California Court of Appeals Holds that MERS has Authority to Assign Beneficial Interest

In Forbes v. Countrywide Home Loans, Inc., E051309, 2011 WL 4985965 (Cal. Ct. App. Oct. 20, 2011), homeowner had acquired a single-family residence and later refinanced the property by obtaining two loans. Mortgage Funding, Inc. was the lender of both loans, and the loans were secured by two deeds of trust that were recorded. ReconTrust, the successor trustee under the first deed of trust, initiated nonjudicial foreclosure proceedings by recording a notice of default. (Civ. Code, § 2924, subd. (a).) The notice of default includes a declaration stating: “Countrywide tried with due diligence to contact the borrower in accordance with California Civil Code Section 2923.5 . . . .” Countrywide was the original servicer of the loan, and later changed its name to BAC. ReconTrust then recorded a notice of trustee’s sale under the first deed of trust, and conducted a sale. MERS was the original beneficiary under the foreclosing first deed of trust. Pursuant to an instrument titled “Corporation Assignment of Deed of Trust”, MERS transferred its beneficial interest, “together with” the promissory note, to FNMA. Homeowner then filed a complaint asserting (1) breach of an oral forbearance agreement with BAC, under which BAC agreed not to foreclose on the property; and (2) “wrongful foreclosure” based on various irregularities or Civil Code violations in the foreclosure sale proceedings.

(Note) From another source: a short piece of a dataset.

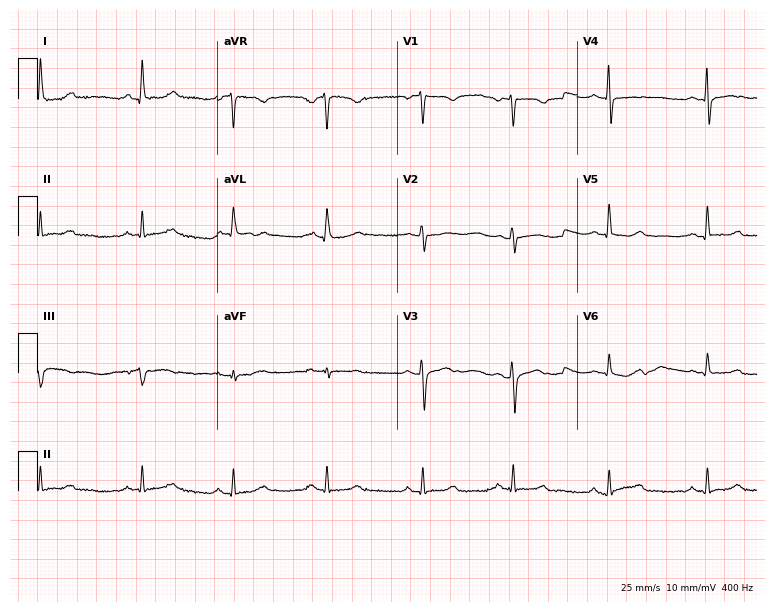
12-lead ECG from a female, 55 years old. No first-degree AV block, right bundle branch block, left bundle branch block, sinus bradycardia, atrial fibrillation or sinus tachycardia recorded for this tracing.
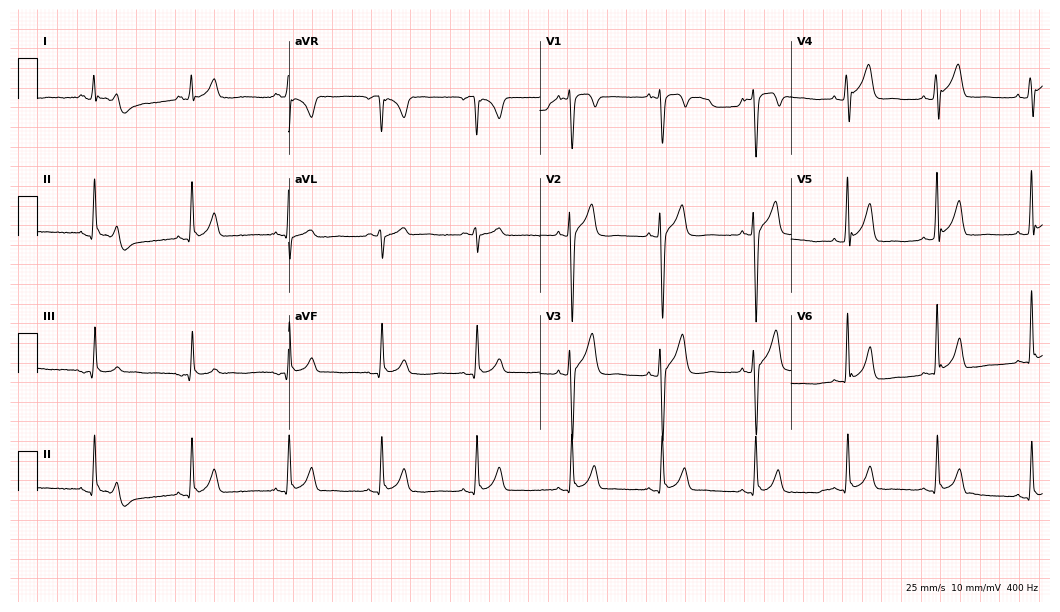
Resting 12-lead electrocardiogram (10.2-second recording at 400 Hz). Patient: a 34-year-old male. Read as a normal ECG.

where to get a loan with poor credit

Court held that by executing the first deed of trust, homeowner agreed that MERS had the right to exercise, and could accordingly assign, “any or all” of the interests that homeowner granted to the Lender under the first deed of trust. These interests necessarily included the lender’s beneficial interest under the deed of trust, “together with” the lender’s right to collect all sums due under the note secured by the first deed of trust. Homeowner thus cannot state a cause of action to invalidate the sale or trustee’s deed based on his assertion that the deed of trust did not authorize MERS to initiate the foreclosure proceedings in the first instance, or based on his further assertion that the lender may not have, in fact, assigned the note to FNMA.